Пожилой мужчина, с которым Алиса встретилась на берегу, прошёл рядом и приветливо улыбнулся в ответ на её взгляд. Потом нахмурился, заметив лежащую на столе сумочку. Под мышкой он держал затрёпанную книгу.
Тапёр наконец закончил разминать узловатые пальцы, набрал полную грудь воздуха и, плавно проведя в воздухе кистью – особый жест, который любят исполнять факиры – коснулся клавиш.
Алиса пригубила «Лагуну». Она уже чувствовала приятную лёгкость – надвигающийся холод и тропическая депрессия не так пугали, как раньше, а паром, казалось, ожидался уже через несколько часов. Алиса подняла бокал и сделала щедрый глоток, поморщившись, как от лечебной микстуры. В бокале вихрем закружились пузырьки.
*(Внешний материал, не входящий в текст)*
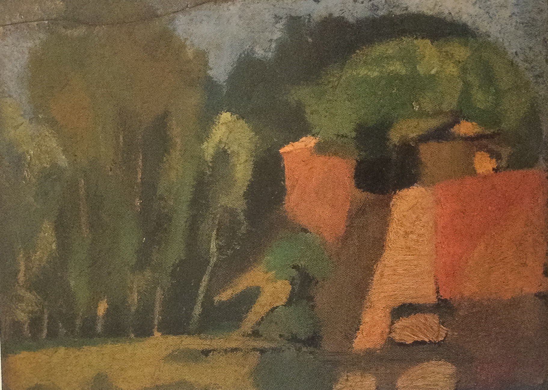 1916, Fondazione Montanelli Bassi

Тапёр по-прежнему совершал загадочные пассы в воздухе, мягко касаясь клавиш, но издаваемые роялем звуки мало походили на музыку – можно было подумать, что пианист отчаянно пытается восстановить в памяти забытую мелодию, которая затаилась где-то рядом, в отблесках, в неверно взятых аккордах, и никак не хочет возвращаться на свет.
Алиса заметила, что глаз у него подёргивается.
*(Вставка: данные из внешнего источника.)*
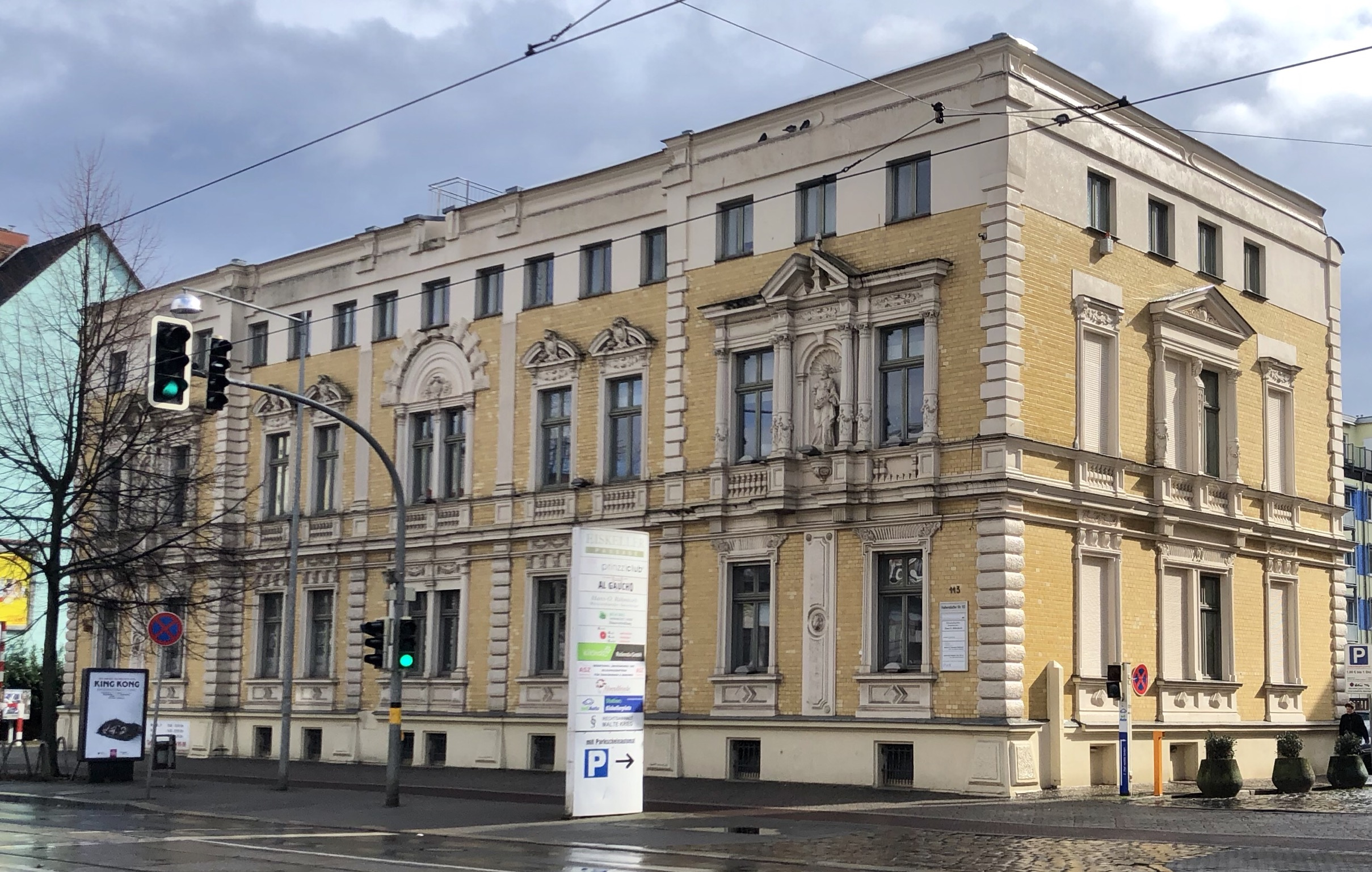 Halberstädter Straße 113 in Magdeburg

Лагуна, лишённая обжигающего холода и приятной плотности молотого льда, беспомощно выдавала во рту все свои бесхитростные ингредиенты. Включая и основной. Водка. Разбавленная лимонной горечью водка.
Но Алиса продолжала пить.
Когда тапёр только начал играть, голоса за спиной уважительно затихли, слились с окружающей гостиницу темнотой, но теперь посетители вновь заговорили развязно и громко, из-за чего нарастающий гомон заглушал неловкую игру пианиста.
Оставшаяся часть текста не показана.